Speed cleanup of messy dough
Remove the dough that has stuck to your countertop using salt and a sponge. Easy and simple.
No more coffee stains
Sometimes after drinking delicious coffee on the cup can remain noticeable rings that cannot be cleaned with a regular cleaner. Fortunately, you can eradicate these stains with salt and sponge, rubbing directly on the rings.
Clean teapot spouts
In the same way, as with your favorite coffee cup, the teapots get dirty. To clean them put salt and let it stand overnight and the next day boil boiling water through a teapot to make it shine.
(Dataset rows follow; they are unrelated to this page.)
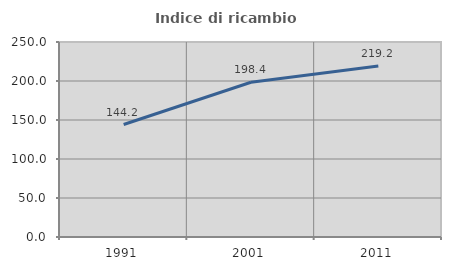
| Category | Indice di ricambio occupazionale  |
|---|---|
| 1991.0 | 144.175 |
| 2001.0 | 198.381 |
| 2011.0 | 219.237 |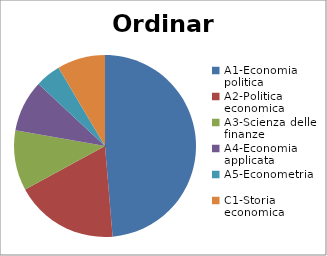
| Category | Ordinari | Series 1 |
|---|---|---|
| A1-Economia politica | 291 |  |
| A2-Politica economica | 110 |  |
| A3-Scienza delle finanze | 64 |  |
| A4-Economia applicata | 55 |  |
| A5-Econometria | 27 |  |
| C1-Storia economica | 51 |  |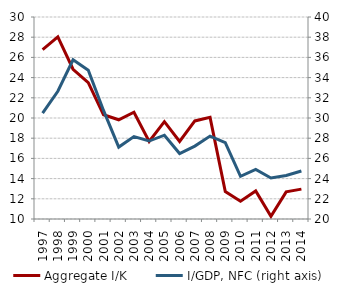
| Category | Aggregate I/K |
|---|---|
| 1997.0 | 26.769 |
| 1998.0 | 28.041 |
| 1999.0 | 24.826 |
| 2000.0 | 23.505 |
| 2001.0 | 20.329 |
| 2002.0 | 19.825 |
| 2003.0 | 20.569 |
| 2004.0 | 17.678 |
| 2005.0 | 19.638 |
| 2006.0 | 17.677 |
| 2007.0 | 19.712 |
| 2008.0 | 20.06 |
| 2009.0 | 12.712 |
| 2010.0 | 11.757 |
| 2011.0 | 12.773 |
| 2012.0 | 10.262 |
| 2013.0 | 12.684 |
| 2014.0 | 12.956 |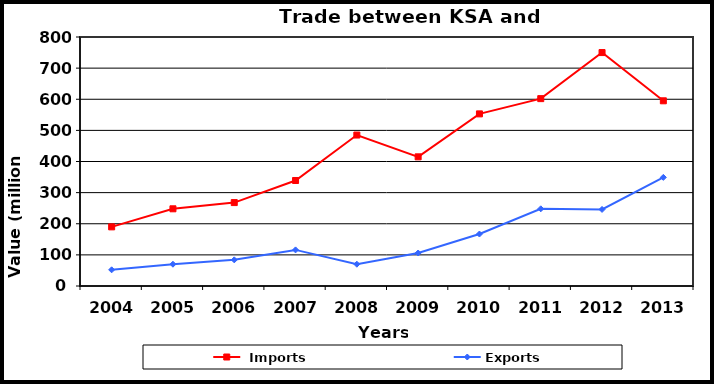
| Category |  Imports | Exports |
|---|---|---|
| 2004.0 | 190 | 52 |
| 2005.0 | 248 | 70 |
| 2006.0 | 268 | 84 |
| 2007.0 | 339 | 116 |
| 2008.0 | 485 | 70 |
| 2009.0 | 415 | 106 |
| 2010.0 | 553 | 167 |
| 2011.0 | 602 | 248 |
| 2012.0 | 750 | 246 |
| 2013.0 | 595 | 349 |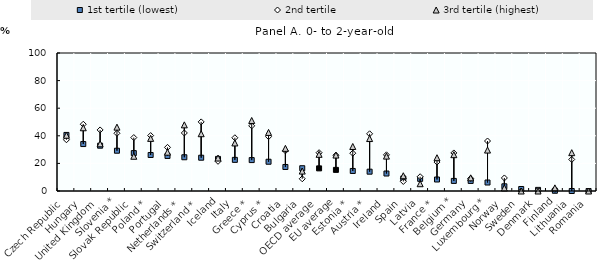
| Category | 1st tertile (lowest) | 2nd tertile | 3rd tertile (highest) |
|---|---|---|---|
| Czech Republic | 40.627 | 37.126 | 40.394 |
| Hungary | 34.023 | 48.39 | 45.813 |
| United Kingdom | 32.83 | 44.246 | 34.203 |
| Slovenia * | 29.186 | 41.833 | 46.264 |
| Slovak Republic | 27.461 | 38.722 | 25.172 |
| Poland * | 26.09 | 40.154 | 38.13 |
| Portugal | 25.393 | 31.608 | 28.114 |
| Netherlands * | 24.451 | 42.059 | 47.934 |
| Switzerland * | 24.123 | 50.073 | 41.498 |
| Iceland | 23.263 | 21.514 | 23.891 |
| Italy | 22.557 | 38.585 | 34.823 |
| Greece * | 22.4 | 47.225 | 51.105 |
| Cyprus * | 21.2 | 39.391 | 42.444 |
| Croatia | 17.407 | 29.125 | 30.904 |
| Bulgaria | 16.511 | 8.857 | 14.444 |
| OECD average | 16.4 | 27.761 | 26.582 |
| EU average | 15.303 | 25.918 | 26.043 |
| Estonia * | 14.52 | 27.39 | 32.247 |
| Austria * | 13.999 | 41.443 | 38.009 |
| Ireland | 12.663 | 26.21 | 25.294 |
| Spain | 9.086 | 6.913 | 11.06 |
| Latvia | 8.806 | 10.336 | 5.276 |
| France * | 8.328 | 20.973 | 24.115 |
| Belgium * | 7.311 | 27.581 | 26.314 |
| Germany | 7.297 | 9.114 | 9.542 |
| Luxembourg * | 6.14 | 36.224 | 29.656 |
| Norway | 3.406 | 9.452 | 2.226 |
| Sweden | 1.455 | 0 | 0 |
| Denmark | 0.81 | 0.547 | 0 |
| Finland | 0.168 | 1.189 | 2.271 |
| Lithuania | 0 | 22.866 | 27.782 |
| Romania | 0 | 0 | 0 |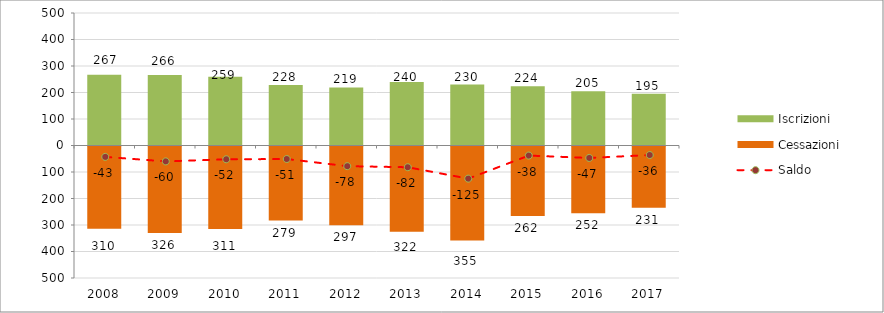
| Category | Iscrizioni | Cessazioni |
|---|---|---|
| 2008.0 | 267 | -310 |
| 2009.0 | 266 | -326 |
| 2010.0 | 259 | -311 |
| 2011.0 | 228 | -279 |
| 2012.0 | 219 | -297 |
| 2013.0 | 240 | -322 |
| 2014.0 | 230 | -355 |
| 2015.0 | 224 | -262 |
| 2016.0 | 205 | -252 |
| 2017.0 | 195 | -231 |

Revive a coffee percolator
In a dirty percolator, the taste of coffee is not as it should be. You can clean it by adding to filled percolator with water four tablespoons. Rinse the saltwater solution well and your next cup of coffee should be delicious.
Prevent grease splatters
Prevent grease from spattering, by adding salt to the pan before you start frying the food that spatters most often.
Save burnt coffee
If you don’t like the taste of the burnt coffee, add a dash of salt in it, and restore its sweetness.
Speed up cooking time
People add salt to a pot of water before cooking it because it speeds up cooking by forcing food to cook at a higher temperature.
Remove shells effortlessly
One of the tricks to remove shells from hard-boiled eggs is adding a little salt to the water you plan on boiling your eggs. It will help you to take the shells off effortlessly.